Azoulay discloses transmitting the lead object, but does not explicitly disclose transmitting, by the cloud server, the uniform resource locator to the lead object to the web browser extension for display in a pop-up window of the web browser extension without opening an additional tab in the web browser application. Semlani suggests or disclose this limitation/concept: (Semlani ¶0065 based on a determination that the at least one business entity is associated with at least one record stored in the database, the executable application causes the contents of the web page to be displayed by the browser with the references to the identified one or more potential leads highlighted and linked to the at least one record in the database, e.g., a web page may include a reference to Salesforce™ and Salesforce™ is associated with a record stored in the database; One means for linking the at least one record in the database to the web page would be by mapping the database record to the web page that employ link paths which contain anchor texts from multiple paths through the web ending at the web page; ¶0067 user viewing the content on the web page on the web browser may select a highlighted reference to the potential lead that is linked to a database record within the content of the web page by clicking on a highlighted reference, hovering over the highlighted reference with a cursor, or the like; when user selects the reference, the executable application causes an object to be displayed by the web browser.
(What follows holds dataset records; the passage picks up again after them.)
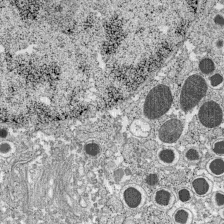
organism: C57BL Mouse
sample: Pancreatic islet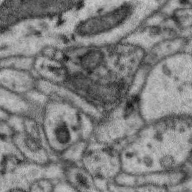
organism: Zebra finch
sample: Brain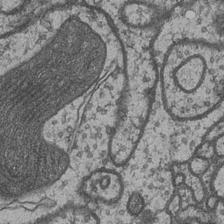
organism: Drosophila
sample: Optic medulla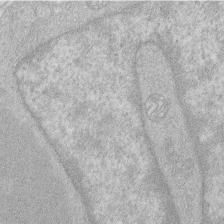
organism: Human
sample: Macrophage cells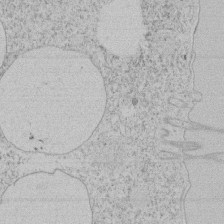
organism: Tetrahymena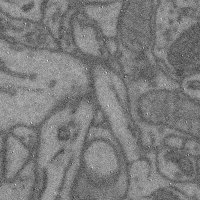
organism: Mouse
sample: Cerebral cortex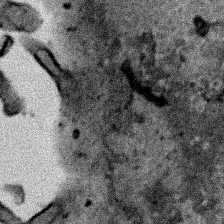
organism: Human
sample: Mitochondria in HCT116 cells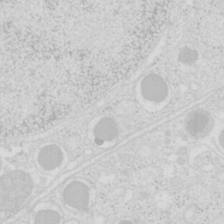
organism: Mouse
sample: Pancreas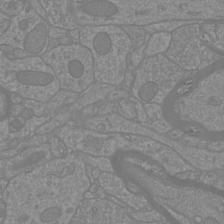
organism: Mouse
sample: Cortical neurons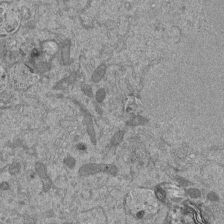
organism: Mouse
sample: ED-1 cell nuclei; centrioles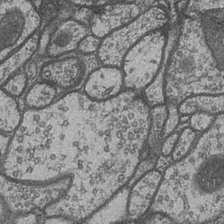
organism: Drosophila
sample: Optic medulla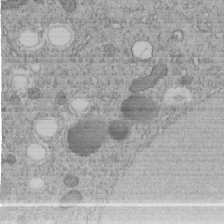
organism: C. elegans
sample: C. elegans embryo early stage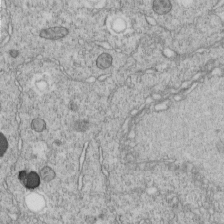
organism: C. elegans
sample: C. elegans embryo early stage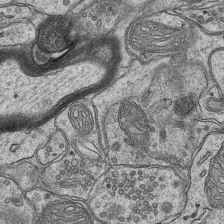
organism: Mouse
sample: CA1 Hippocampus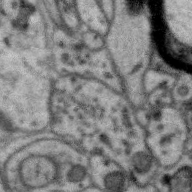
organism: Zebra finch
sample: Brain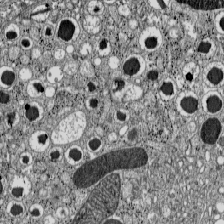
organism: C57BL Mouse
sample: Pancreatic islet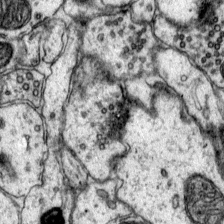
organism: Mouse
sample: Primary visual cortex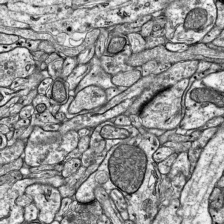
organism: Mouse
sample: Visual Cortex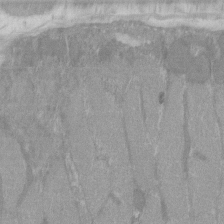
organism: C57BL Mouse
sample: Tibialis anterior muscle cell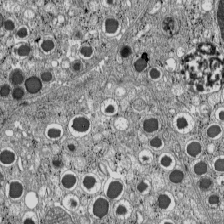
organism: C57BL Mouse
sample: Pancreatic islet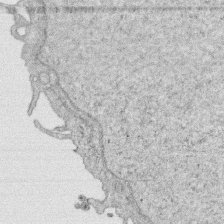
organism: Human
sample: HeLa cell HIV synapse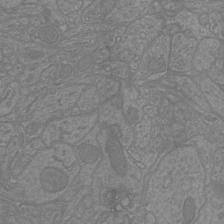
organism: Mouse
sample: Cortical neurons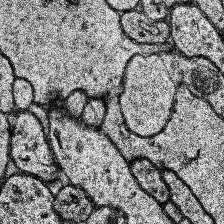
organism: Human
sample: Temporal Lobe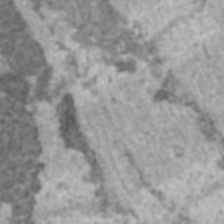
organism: C57BL Mouse
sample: Heart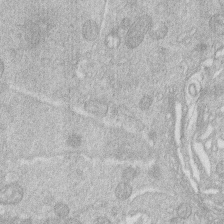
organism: Human
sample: Macrophage cells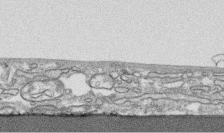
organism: Human
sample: CRL-1474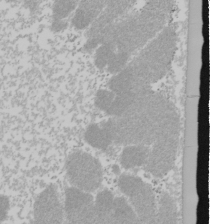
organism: Mouse
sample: Cancer cell death in ED-1 cells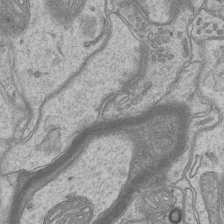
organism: Mouse
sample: CA1 Hippocampus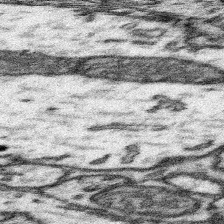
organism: Mouse
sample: Somatosensory cortex neuropil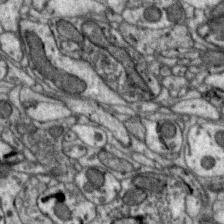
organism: Zebra finch
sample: Brain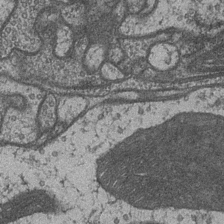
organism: Drosophila
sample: Optic medulla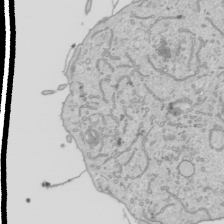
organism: Human
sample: Mitochondria in HCT116 cells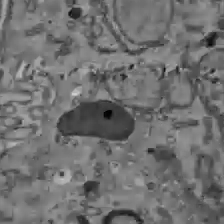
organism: C57BL Mouse
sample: Liver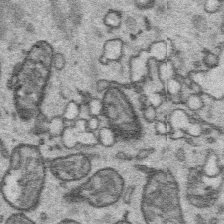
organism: Platynereis dumerilii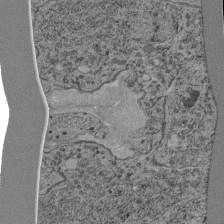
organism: C. elegans
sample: C. elegans pharynx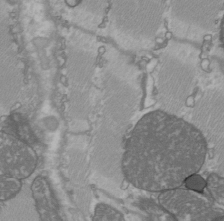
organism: C57BL Mouse
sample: Heart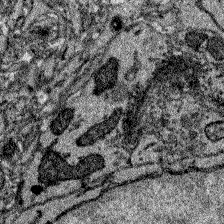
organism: Zebrafish
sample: Larval olfactory bulb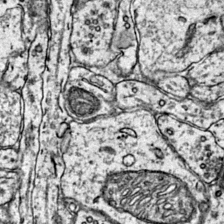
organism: Mouse
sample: Primary visual cortex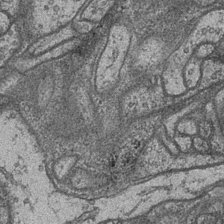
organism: Drosophila
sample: Optic medulla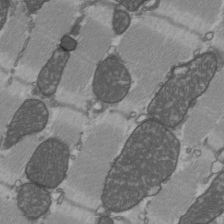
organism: C57BL Mouse
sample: Heart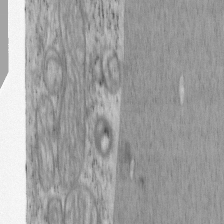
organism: Human
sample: HeLa cells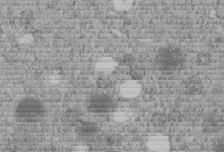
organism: C. elegans
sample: C. elegans embryo early stage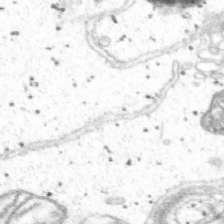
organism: Human
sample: HeLa cells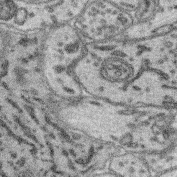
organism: Mouse
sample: Retina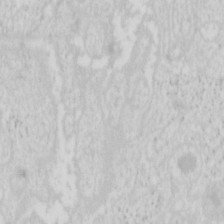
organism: Mouse
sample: Pancreas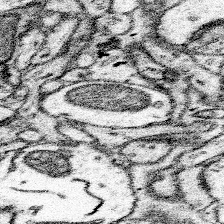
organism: Mouse
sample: Somatosensory cortex neuropil

The object to be displayed may include at least some of the information from the associated record stored in the database. The object may be a pop-up window displayed by the web browser). It would have been obvious to one of ordinary skill in the art before the effective filing date of the claimed invention to modify Azoulay to include transmitting, by the cloud server, the uniform resource locator to the lead object to the web browser extension for display in a pop-up window of the web browser extension without opening an additional tab in the web browser application as taught by Semlani. One of ordinary skill in the art before the effective filing date of the claimed invention would have been motivated to modify Azoulay in order to allow a web browsing user to determine if a potential lead is stored in a database, such as a CRM database, or obtain additional information about the potential lead in a time efficient and convenient manner. (see ¶0007 of Semlani).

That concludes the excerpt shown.